# What is expected
Each line of the records needs to be written out exactly, with any image left out.

# Extracted information
***

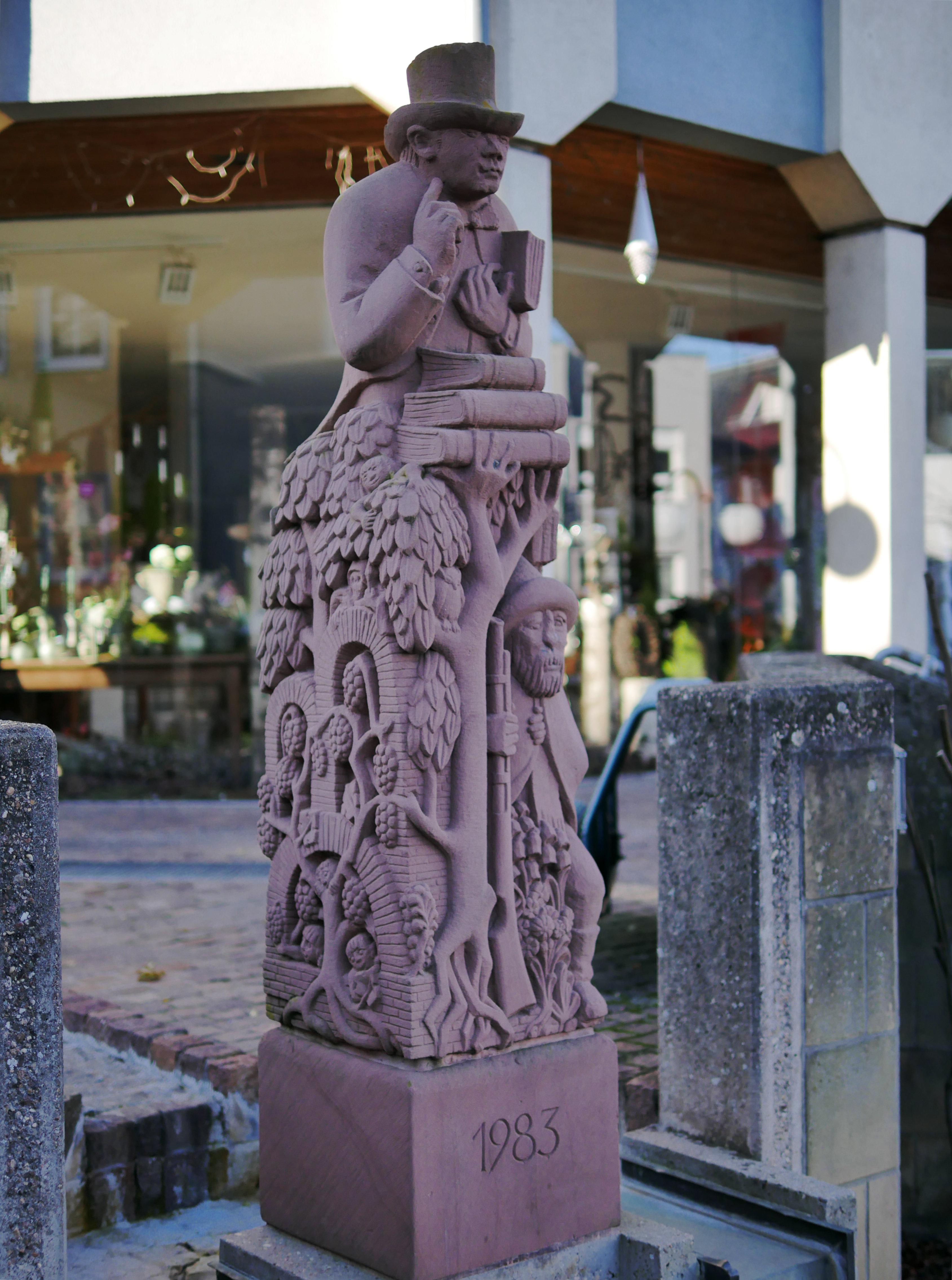 Brunnenstele: Der "Konzer Doktor" ist das Wahrzeichenvon Konz und geht auf den Konzer Pfarrer und Schulmann Georg Canaris (1740–1819) zurück. Neben ihm tummeln sich Sagengestalten, u. a. der Fotschelgeist und das Breesterfrauchen.
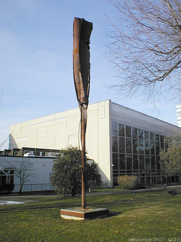 Friedensstele im Stadtgarten in Heilbronn, im Hintergrund die „Harmonie“.
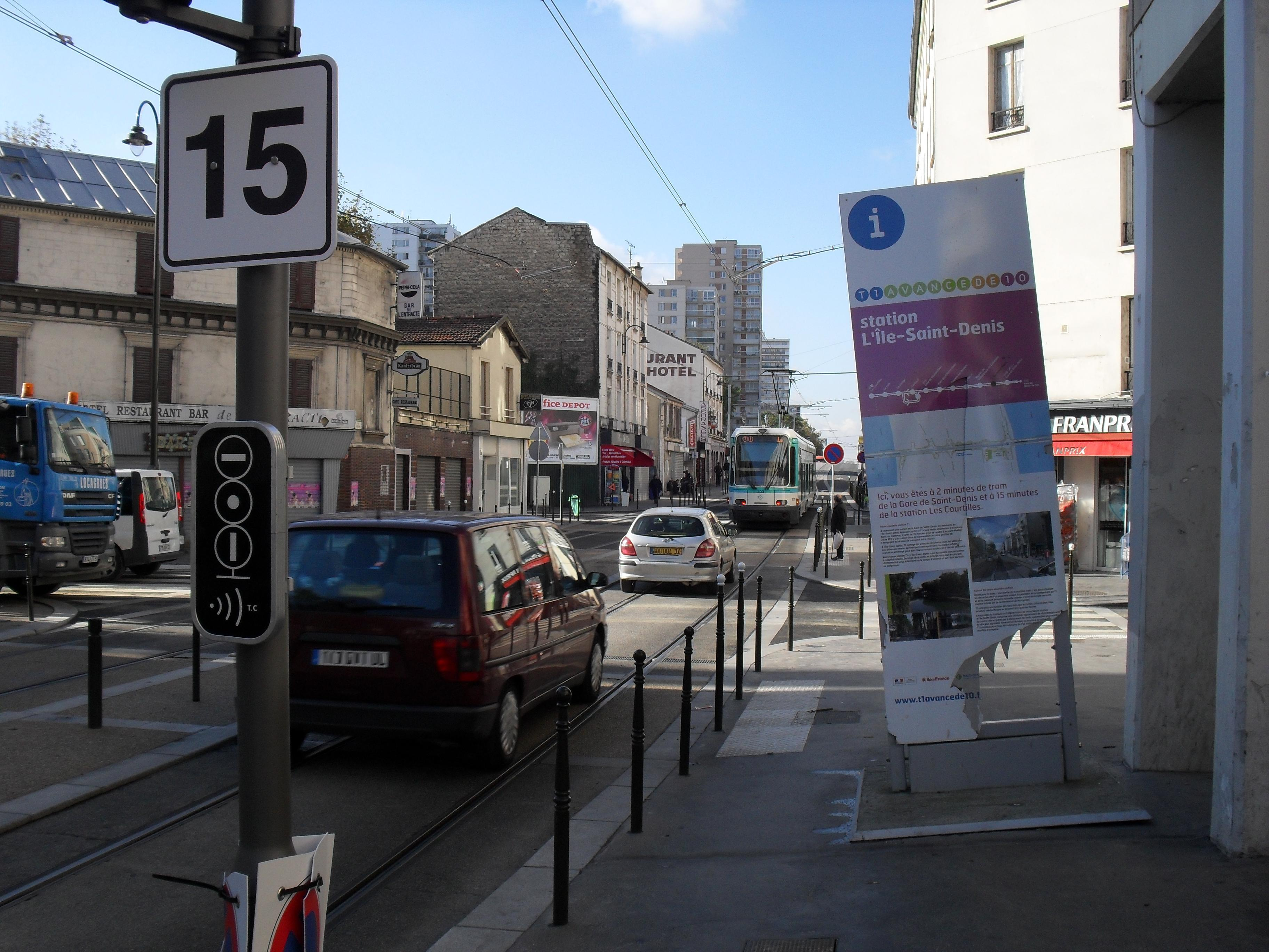 Paris Tramway ligne 1
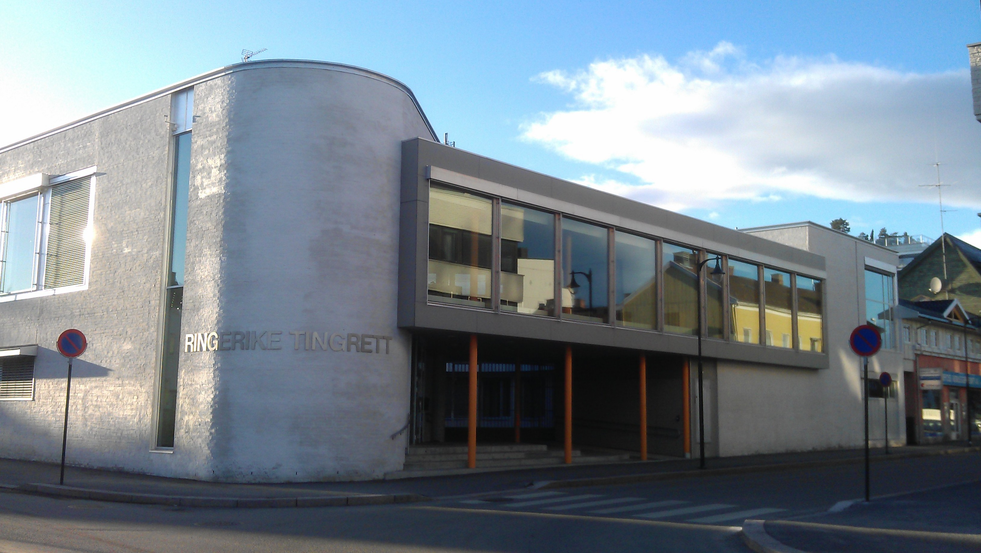 Ringerike tingrett i Hønefoss.
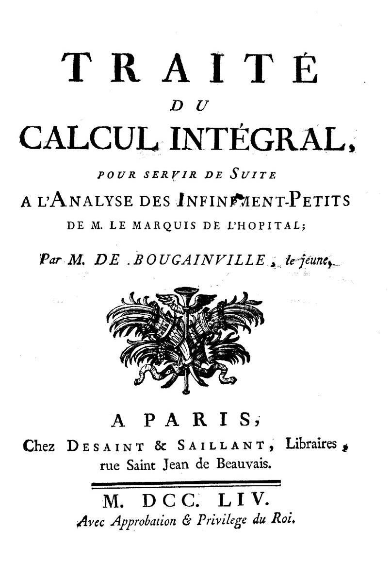 Traité du calcul intégral, pour servir de suite a l'analyse des infiniment-petits de m. le Marquis de L'Hopital; par m. de Bougainville, le jeune. [1.]. - A Paris : chez Desaint & Saillant, 1754. - XXIII, [1], 340 p., [2] c. di tav. : ill. ; 4º .

***

# Output below
 Brunnenstele: Der "Konzer Doktor" ist das Wahrzeichenvon Konz und geht auf den Konzer Pfarrer und Schulmann Georg Canaris (1740–1819) zurück. Neben ihm tummeln sich Sagengestalten, u. a. der Fotschelgeist und das Breesterfrauchen.
 Friedensstele im Stadtgarten in Heilbronn, im Hintergrund die „Harmonie“.
 Paris Tramway ligne 1
 Ringerike tingrett i Hønefoss.
 Traité du calcul intégral, pour servir de suite a l'analyse des infiniment-petits de m. le Marquis de L'Hopital; par m. de Bougainville, le jeune. [1.]. - A Paris : chez Desaint & Saillant, 1754. - XXIII, [1], 340 p., [2] c. di tav. : ill. ; 4º .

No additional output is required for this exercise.